La Tromen funciona realmente bien: para una casa de campo grande y bastante antigua, sin ella el invierno sería inviable. La tenemos hace un par de años y no hemos tenido ningún problema de funcionamiento. Pero tiene un detalle de diseño que la mayoría de las salamandras comparten: no viene con ningún mecanismo para gestionar los residuos de la combustión. Eso requiere intervención manual, y esa intervención —abrir la puerta para retirar brasas— es exactamente el momento de mayor riesgo de CO.
Lo que estos dos eventos confirmaron es algo que quiero dejar escrito con claridad: si usás calefacción a leña, un detector de CO no es un accesorio, es una condición imprescindible. No todos los hogares tienen un sistema domótico que avise tanto en local como por Telegram a distancia, y el CO no avisa por sí solo — es inodoro, incoloro e indetectable sin un sensor.

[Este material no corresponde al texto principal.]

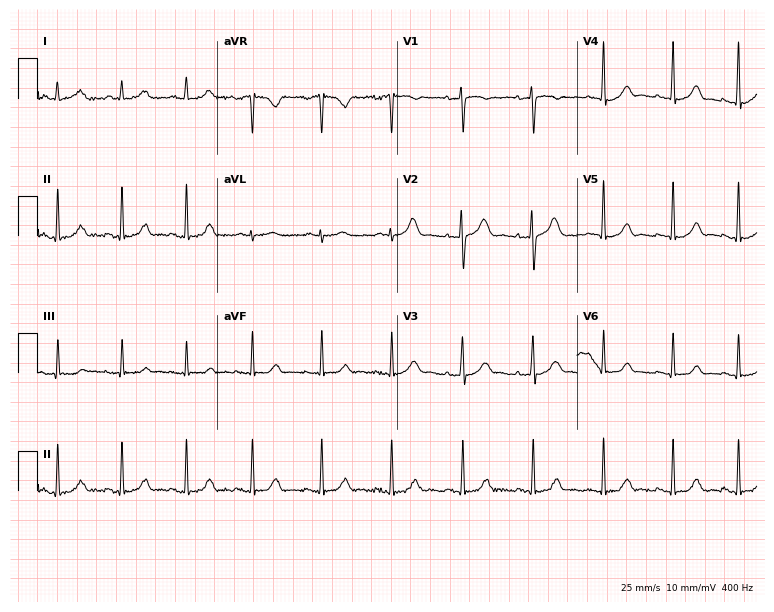
Electrocardiogram, a woman, 37 years old. Overall reading on record: normal ECG.
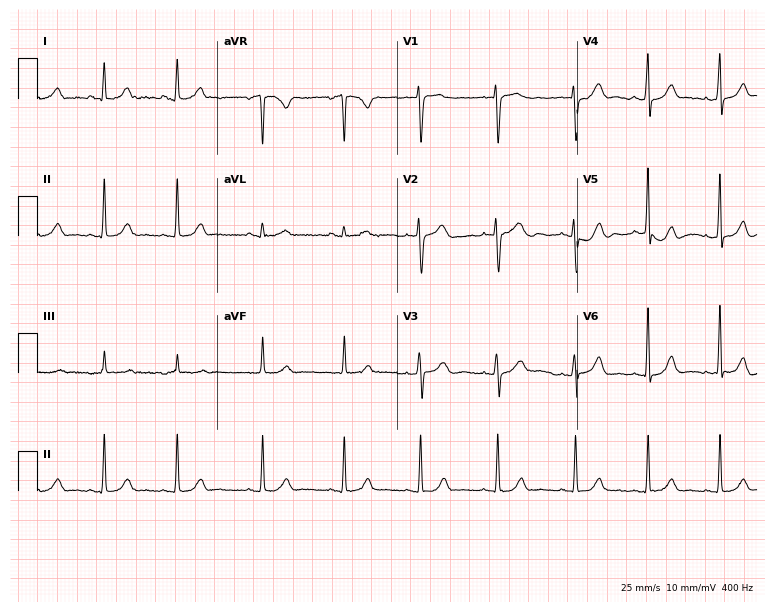
Standard 12-lead ECG recorded from a female patient, 33 years old. Read as a normal ECG.
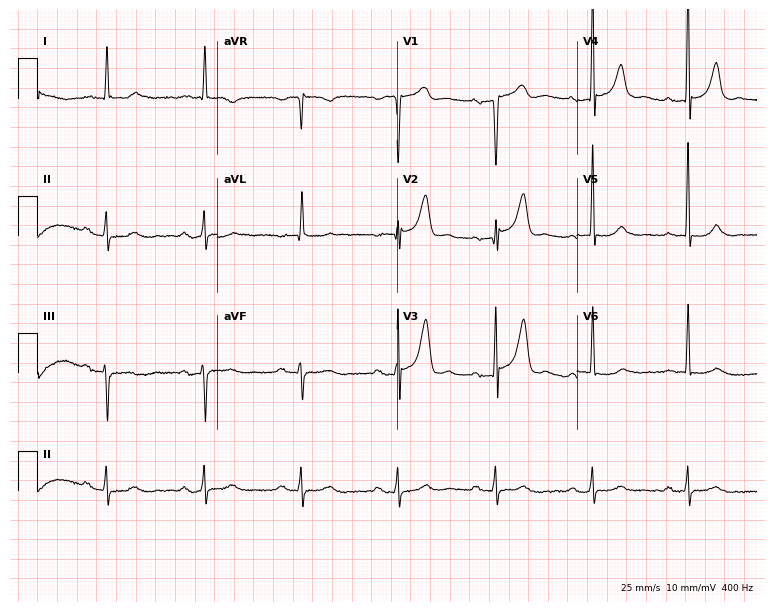
12-lead ECG (7.3-second recording at 400 Hz) from a male patient, 73 years old. Screened for six findings — first-degree AV block, right bundle branch block, left bundle branch block, sinus bradycardia, atrial fibrillation, sinus tachycardia — none is recorded.
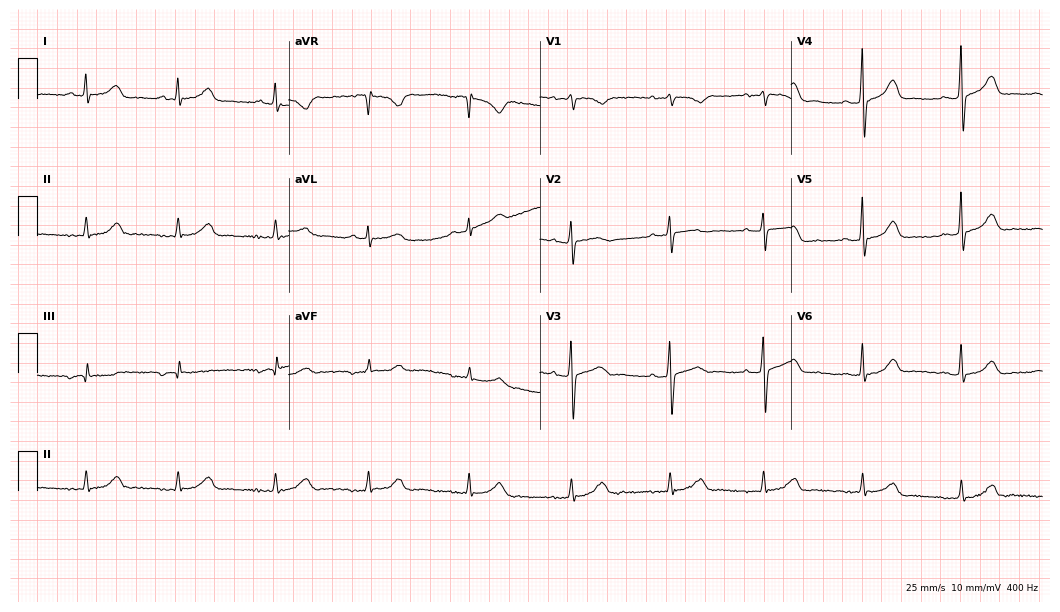
12-lead ECG from a female, 46 years old. No first-degree AV block, right bundle branch block (RBBB), left bundle branch block (LBBB), sinus bradycardia, atrial fibrillation (AF) or sinus tachycardia recorded for this tracing. Only these six findings were labelled.
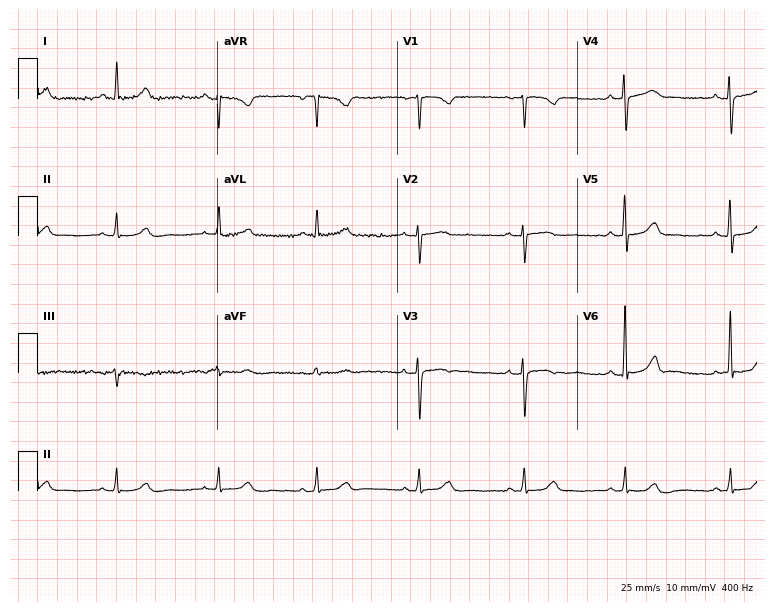
Resting 12-lead electrocardiogram (7.3-second recording at 400 Hz). Patient: a 53-year-old female. Read as a normal ECG.
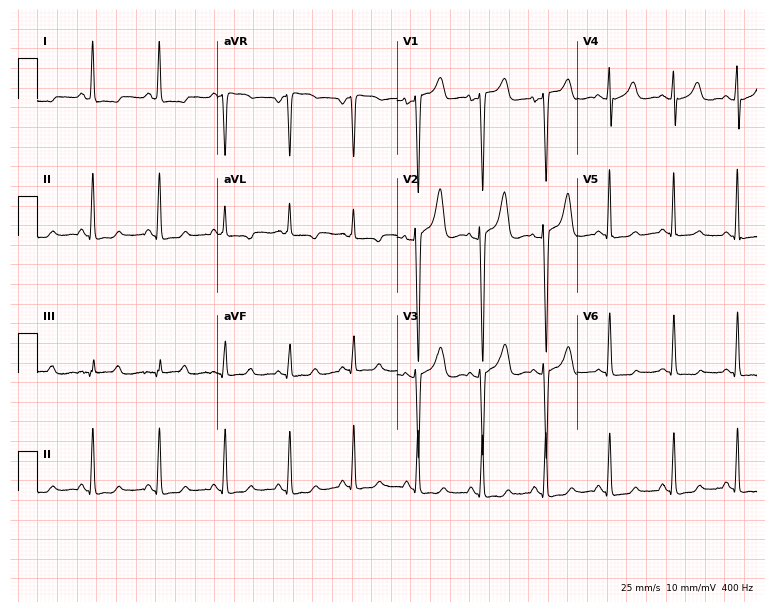
Resting 12-lead electrocardiogram (7.3-second recording at 400 Hz). Patient: a female, 37 years old. None of these six findings is recorded: first-degree AV block, right bundle branch block (RBBB), left bundle branch block (LBBB), sinus bradycardia, atrial fibrillation (AF), sinus tachycardia.
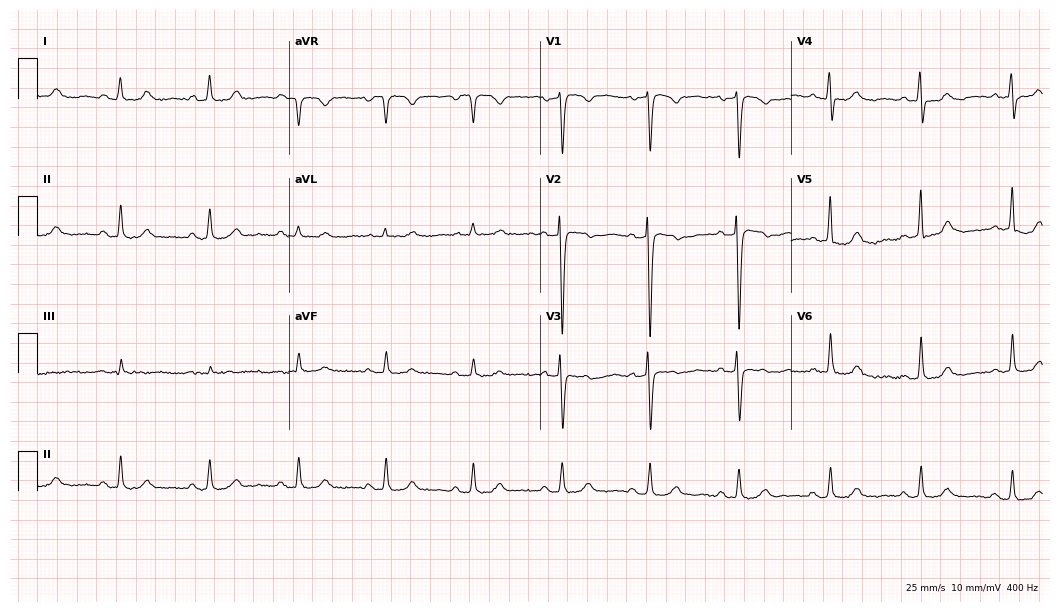
Standard 12-lead ECG recorded from a male patient, 74 years old. None of these six findings is recorded: first-degree AV block, right bundle branch block, left bundle branch block, sinus bradycardia, atrial fibrillation, sinus tachycardia.
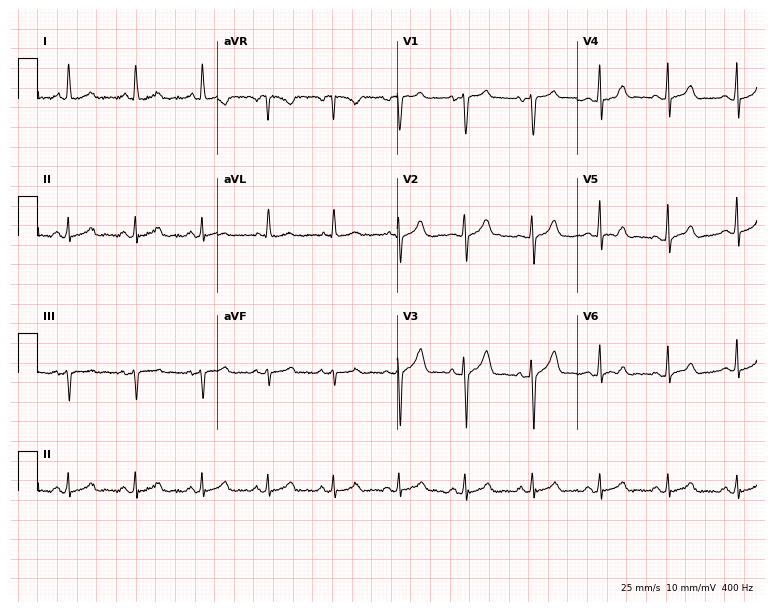
Standard 12-lead ECG recorded from a 44-year-old male patient (7.3-second recording at 400 Hz). Read as a normal ECG.
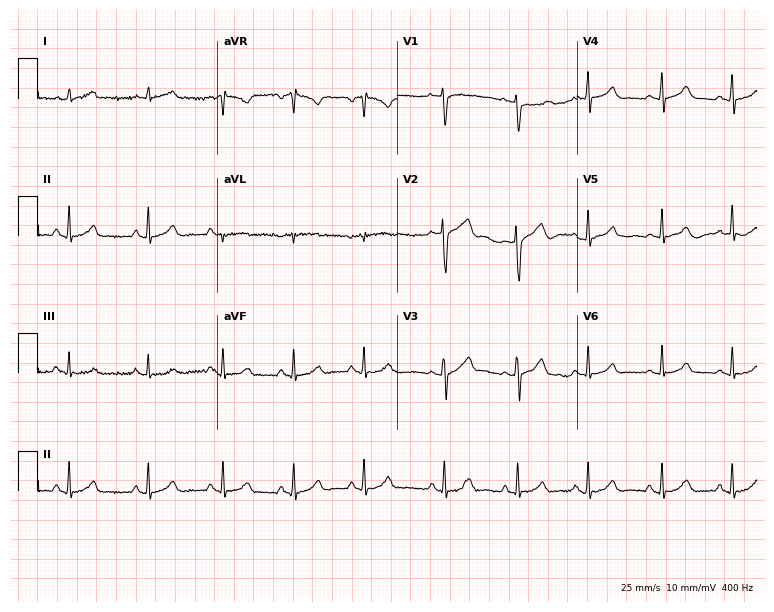
Electrocardiogram (7.3-second recording at 400 Hz), a 24-year-old woman. Of the six screened findings (first-degree AV block, right bundle branch block, left bundle branch block, sinus bradycardia, atrial fibrillation, sinus tachycardia), none is recorded.
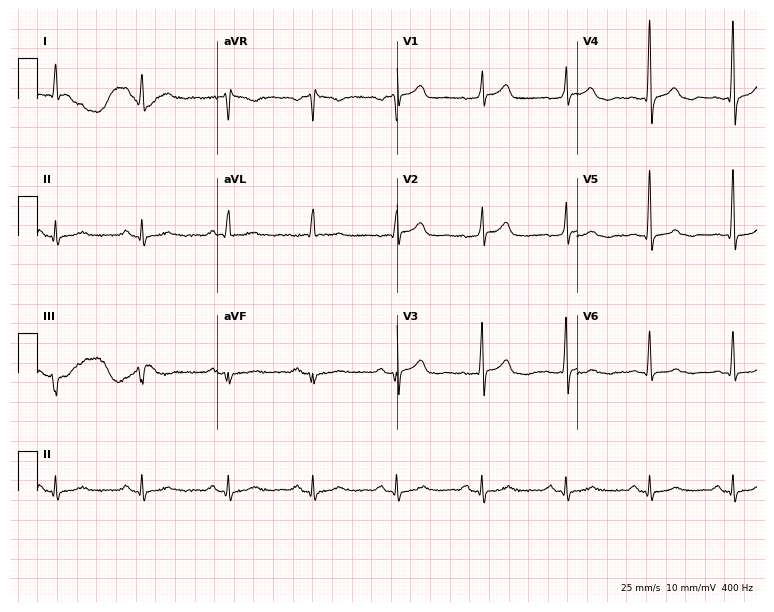
Resting 12-lead electrocardiogram. Patient: a 69-year-old man. Read as a normal ECG.
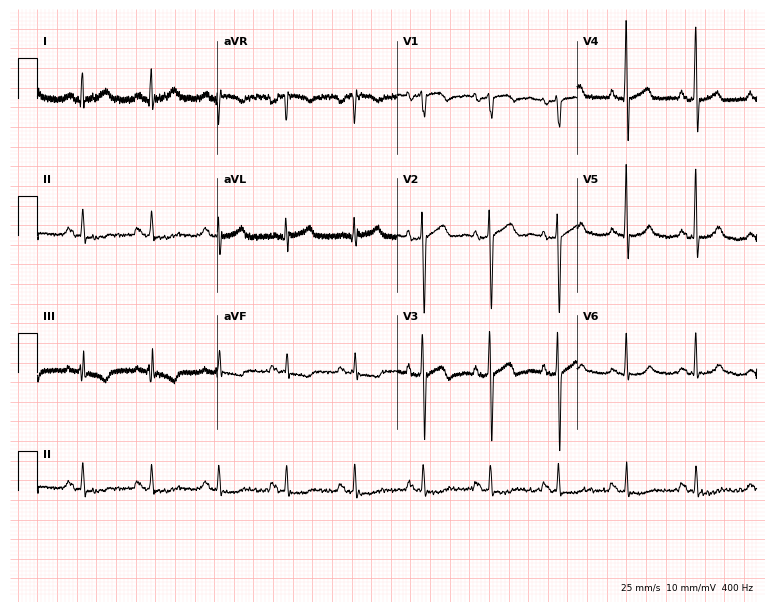
12-lead ECG from a male, 51 years old. No first-degree AV block, right bundle branch block, left bundle branch block, sinus bradycardia, atrial fibrillation or sinus tachycardia recorded for this tracing.
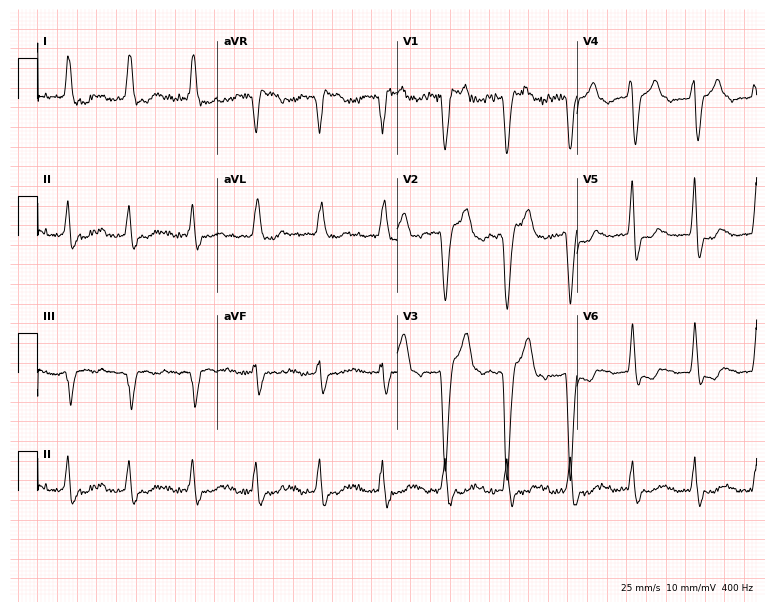
ECG — a man, 85 years old. Findings include left bundle branch block.
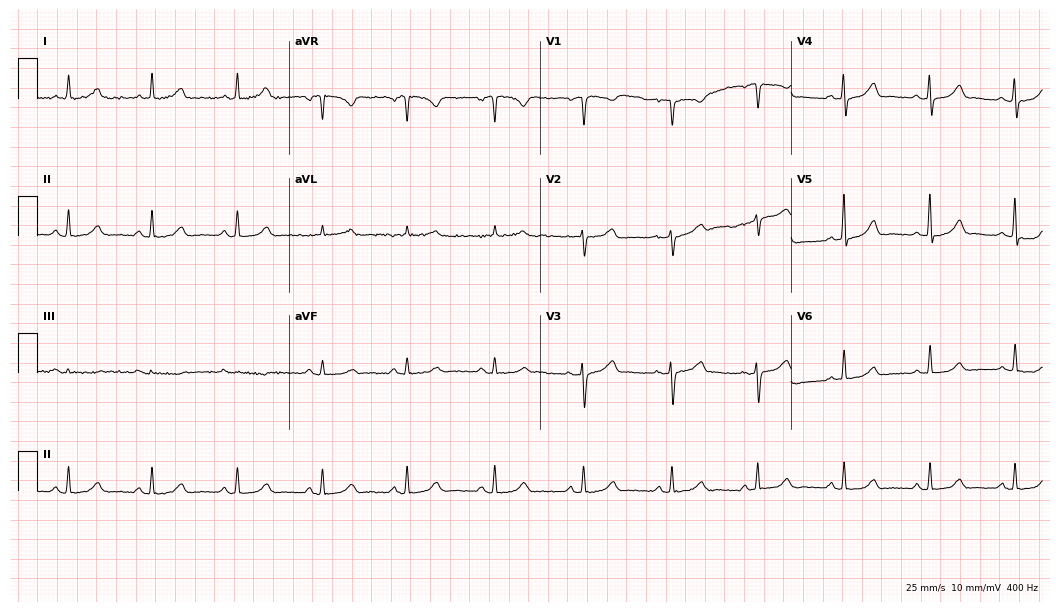
12-lead ECG from a 52-year-old female patient. Recorded interpretation: within normal limits.
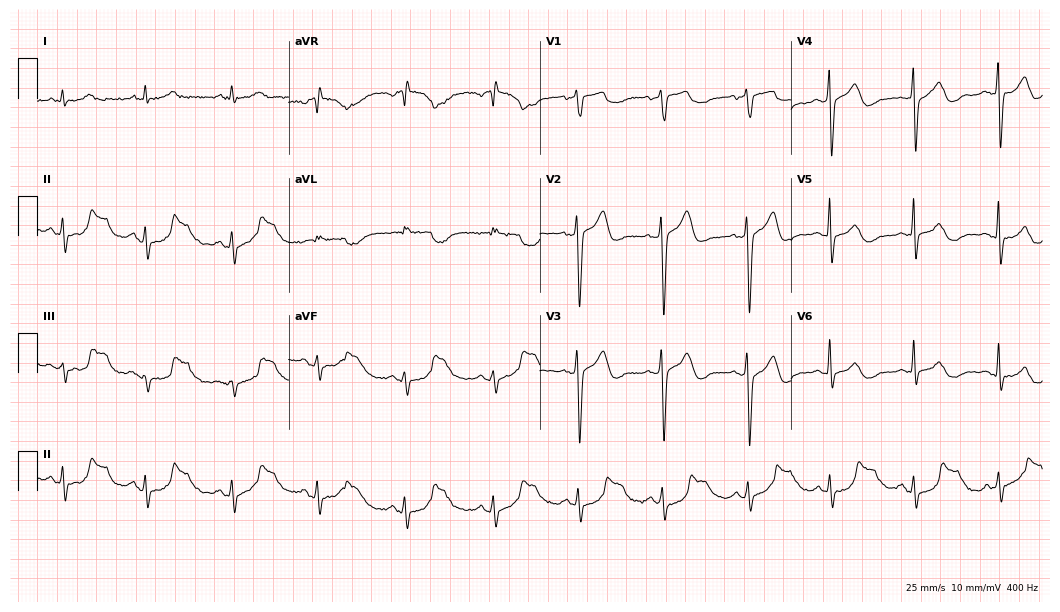
12-lead ECG from a 65-year-old male patient. Screened for six findings — first-degree AV block, right bundle branch block, left bundle branch block, sinus bradycardia, atrial fibrillation, sinus tachycardia — none is recorded. Only these six findings were labelled.
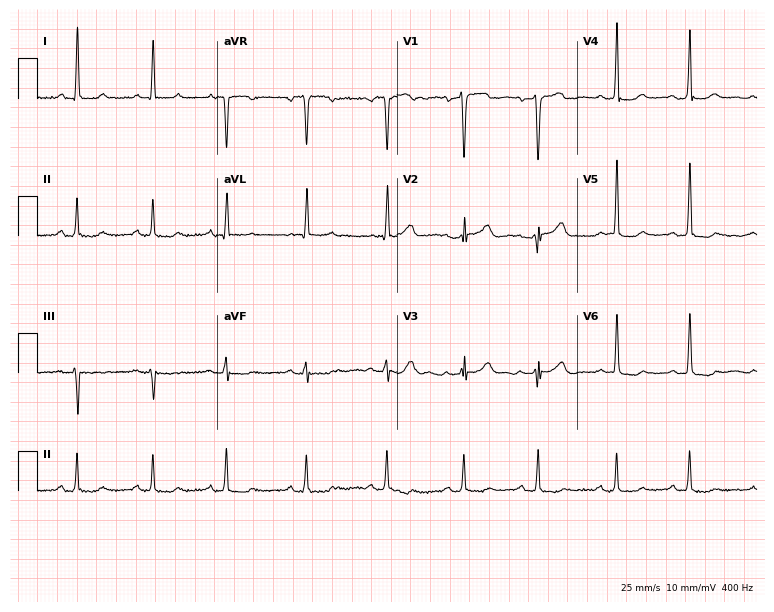
Resting 12-lead electrocardiogram (7.3-second recording at 400 Hz). Patient: a 62-year-old female. None of these six findings is recorded: first-degree AV block, right bundle branch block, left bundle branch block, sinus bradycardia, atrial fibrillation, sinus tachycardia.

La automatización actual funciona: Home Assistant disparó la alerta en tiempo real en ambos eventos. Pero hay margen para mejorarla — alertas por umbrales intermedios, notificaciones con instrucciones específicas (qué hacer, no solo que hay CO), y quizás algún mecanismo de ventilación automática. Eso viene en la próxima entrada.